- Lizard and Spider-Man fight. Lizard's design and personality, as well as the fast paced fight sequences, were heavily praised by critics.
- Episode no.: Season 1 Episode 3
- Directed by: David Bullock
- Written by: Matt Wayne
- Production code: S1E03
- Original air date: March 15, 2008

Episode chronology
| ← Previous "Interactions" | Next → "Market Forces" |

= Natural Selection (The Spectacular Spider-Man) =

"Natural Selection" is the third episode of the animated television series The Spectacular Spider-Man, which is based on the comic book character Spider-Man, created by Stan Lee and Steve Ditko.
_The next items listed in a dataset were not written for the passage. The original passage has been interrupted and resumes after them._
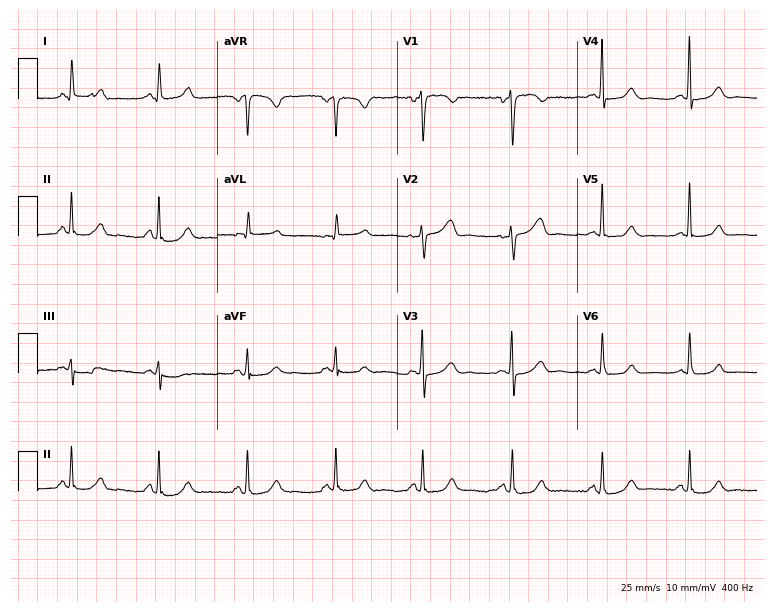
ECG (7.3-second recording at 400 Hz) — a female patient, 58 years old. Labelled as a normal ECG.
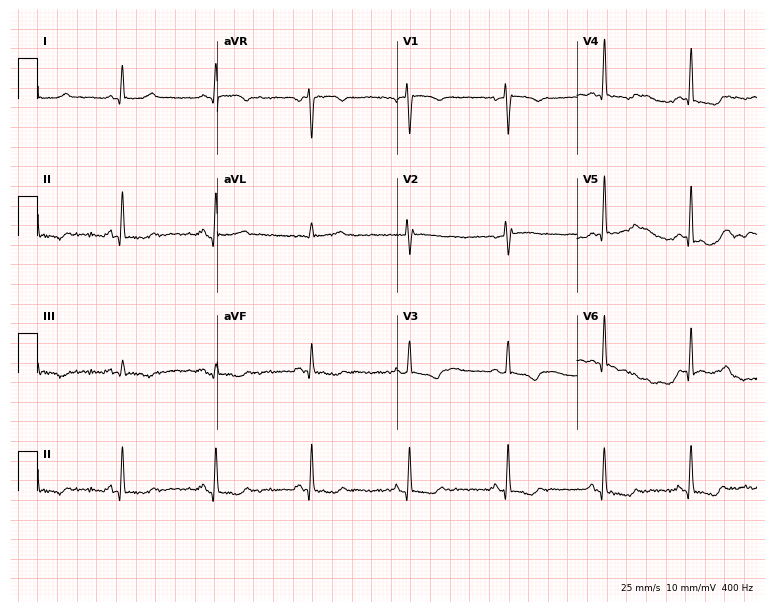
Electrocardiogram, a female, 48 years old. Of the six screened findings (first-degree AV block, right bundle branch block, left bundle branch block, sinus bradycardia, atrial fibrillation, sinus tachycardia), none is recorded. Other findings, if any, are not listed.
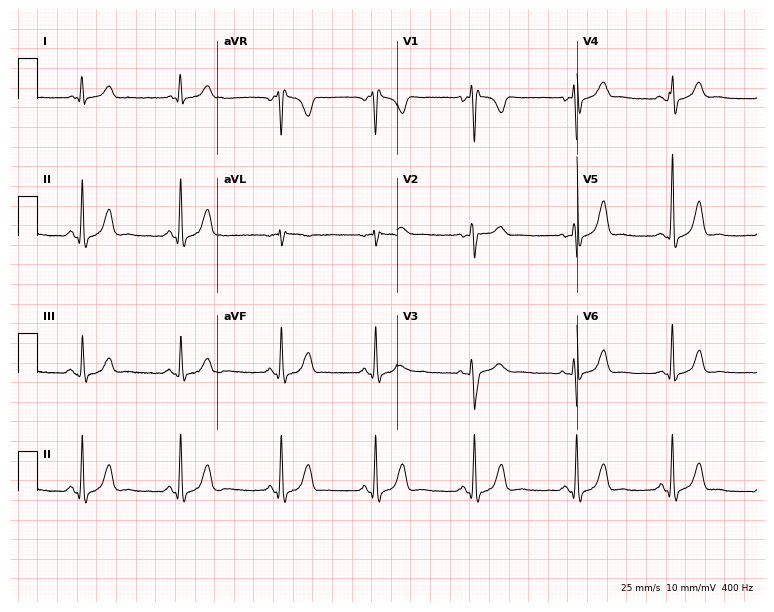
12-lead ECG (7.3-second recording at 400 Hz) from a woman, 33 years old. Screened for six findings — first-degree AV block, right bundle branch block, left bundle branch block, sinus bradycardia, atrial fibrillation, sinus tachycardia — none is recorded. Only these six findings were labelled.
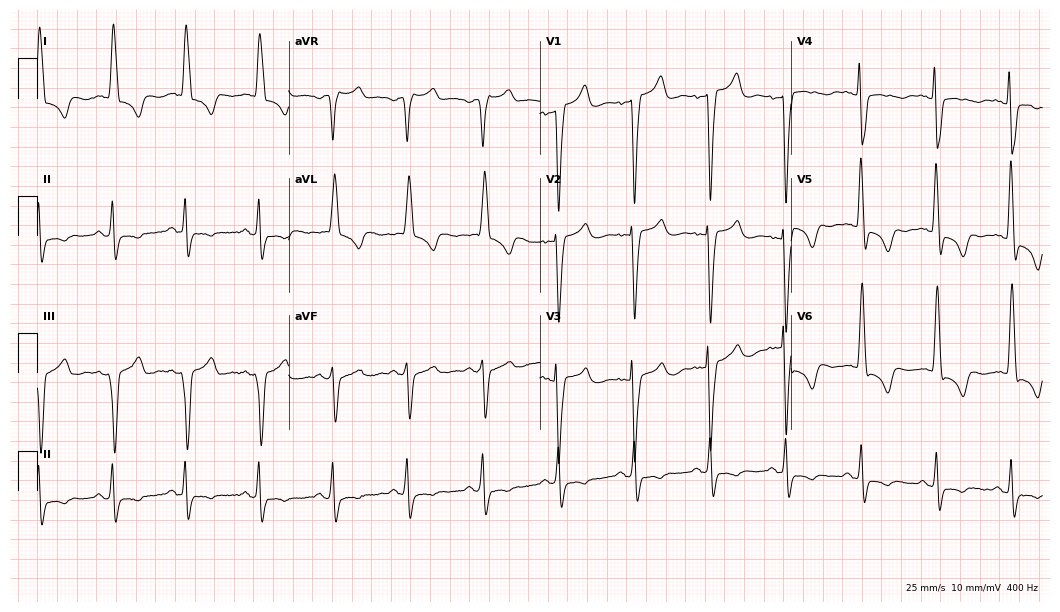
Resting 12-lead electrocardiogram. Patient: a 76-year-old female. None of these six findings is recorded: first-degree AV block, right bundle branch block, left bundle branch block, sinus bradycardia, atrial fibrillation, sinus tachycardia. Only these six findings were labelled.

In the episode, Spider-Man must face the scientist he was working for, Curt Connors, who has been mutated into an anthropomorphic lizard by a serum designed to regrow his missing arm.

"Natural Selection" was written by Matt Wayne, known for his work on Justice League Unlimited, and was the first time he had done so for The Spectacular Spider-Man. David Bullock directed it. "Natural Selection" originally aired on March 15, 2008, on the Kids WB! block for The CW network, and met overwhelmingly positive reviews from critics, who praise it for its action sequences, narrative direction, and the new design for Lizard.

==Plot summary==
During his patrol, Spider-Man stops a group of thieves who are breaking into a bakery. Simultaneously, Spider-Man takes pictures to give to the Daily Bugle. He happily leaves and returns home before his curfew. However, upon reviewing the photos, he discovers they are unfortunately unusable. Meanwhile, Dr. Curt Connors injects himself with his experimental serum containing lizard DNA, which was electrocuted by Electro in the previous episode. Later that night, Curt awakens in pain to witness his arm regrow. His wife, Martha, is initially furious that he experimented on himself without her knowledge, but softens upon seeing their son's reaction.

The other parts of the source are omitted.